Общую схему образного ритма можно представить так – сначала дается описание, а на втором плане вырисовывается сам поэт – спокойный, ироничный, понимающий двусмысленность своего положения, положения отчасти пленника, поскольку он находится в сомнительной роли частного лица в действующей армии (как позже Пьер Безухов у Льва Толстого). Он отказывается, с одной стороны, воспевать военные достижения героев в духе одической поэзии XVIII века, с другой – принимать позу романтической отрешенности от мира. В Арзруме турки говорят Пушкину: «поэт – брат дервишу». Потом Пушкин видит «… молодого человека, полунагого, в бараньей шапке… Мне сказали, что это был брат мой, дервиш, пришедший приветствовать победителей»[236]
.Ирония этого описания навеяна не только тем, что поэта перед этим сравнивали с дервишем, но и тем, что самого Пушкина уговаривали воспевать победы Паскевича. Уже после публикации первых набросков «Путешествия» Ф. Булгарин в «Северной пчеле» от 22 марта 1830 года писал: «Мы думали, что великие события на Востоке, удивившие мир и стяжавшие России уважение всех просвещенных народов, возбудят гений наших поэтов, – и мы ошиблись»[237]
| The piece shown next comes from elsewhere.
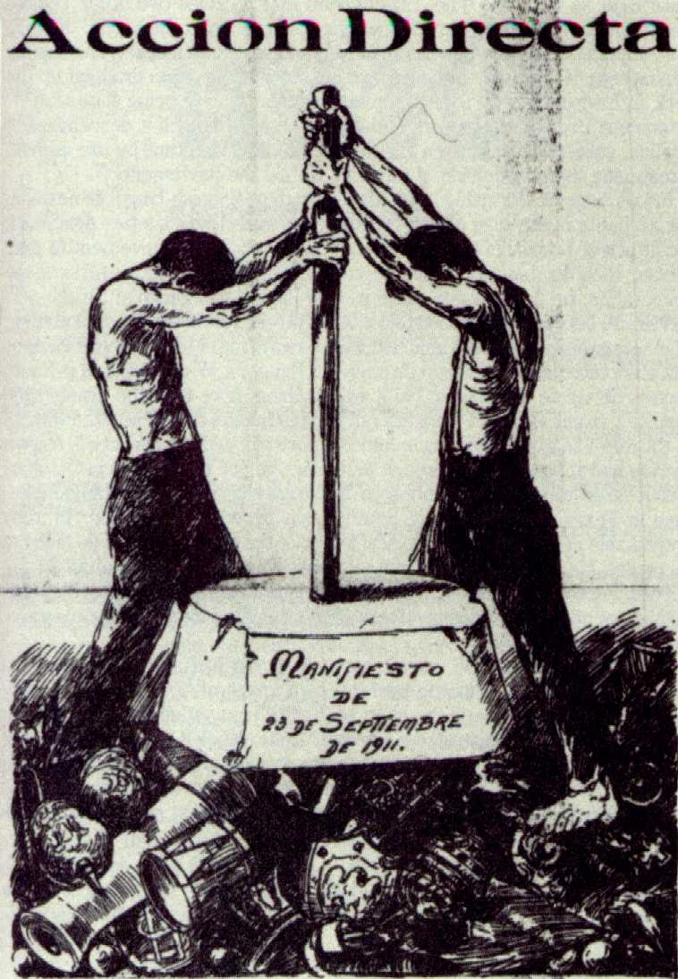 Grabado de Nicolás Reveles publicado en la portada del periódico Regeneración No. 208, editado por los hermanos Flores Magón. Una versión más detallada de la imagen puede encontrarse en Regeneración Tomo IV, No. 208. AE-RFM.

.«Путешествие в Арзрум» своей реалистической основой оказало влияние на изображение войны Л.Н. Толстым в «Войне и мире», на создание таких хождений XX века, как «Путешествие в Армению» О.Э. Мандельштама и «Путешествие на Афон» Б.К. Зайцева. Опыт путешествий позволил Пушкину в «Путешествие в Арзрум» пророчески понять, а поняв, сделать материалом для художественного отображения в приписанном им янычару Амин-Оглу стихотворении «Стамбул гяуры нынче славят…» процесс, назревавший в Оттоманской империи и лишь в дальнейшем, вплоть до наших дней, развернувшийся в тех самых формах, какие предвидел Пушкин.